Дожидаясь прихода наставницы, Марго успокаивала себя. Это пустяк, всего лишь порка. Но девочка не могла унять дрожь.
– Заберите принцессу, - сказала Катрин женщине.– Устройте ей порку и проследите за тем, чтобы она оставалась в своей комнате до конца дня.
Марго, по-прежнему дрожа, ушла от матери, но, оказавшись в коридоре с наставницей, вновь обрела присутствие духа; слезы внезапно остановились, девочка хитро посмотрела на бедную женщину, для которой экзекуция была более тяжким испытанием, чем для Марго.
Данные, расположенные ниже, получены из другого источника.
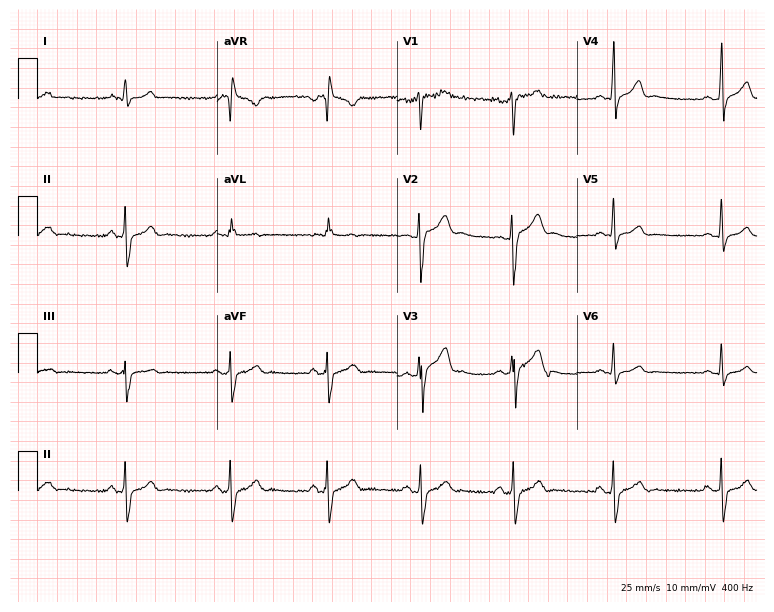
Electrocardiogram (7.3-second recording at 400 Hz), a 21-year-old male. Of the six screened findings (first-degree AV block, right bundle branch block (RBBB), left bundle branch block (LBBB), sinus bradycardia, atrial fibrillation (AF), sinus tachycardia), none is recorded.

В покоях принцессы наставница с розгой в руке пыталась настичь верткую, шуструю проказницу; редкие удары достигли подвижного маленького тела. Время от времени Марго насмешливо показывала женщине свой красный язычок; когда силы воспитательницы иссякли, Марго заплясала по комнате, любуясь своей расцветающей красотой и жалея о том, что Генрих де Гиз не может сейчас восхищаться ею.
Отпустив Марго, Катрин отправила служанку в сад за Карлом.
Как и Марго, он явился в страхе. Девятилетний Карл казался относительно здоровым мальчиком. Лишь после истерических припадков его глаза наливались кровью, а на губах выступала пена.
– Заходи, сын мой, - сказала Катрин.
– Вы звали меня, мадам.
– Я наблюдала за тобой, когда ты находился в саду, Карл.
В его глазах появился тот же испуг, что и у Марго. Он, как и его сестра, боялся всевидящего материнского ока.
– Что ты говорил Марии, Карл?
– Я спросил, можно ли мне почитать ей стихи.
– Стихи... написанные тобой для Марии?
Он вспыхнул.
– Да, мадам.
– Что ты думаешь о своей невестке? Скажи мне правду, Карл. Ты не можешь утаивать ее от меня, сын мой.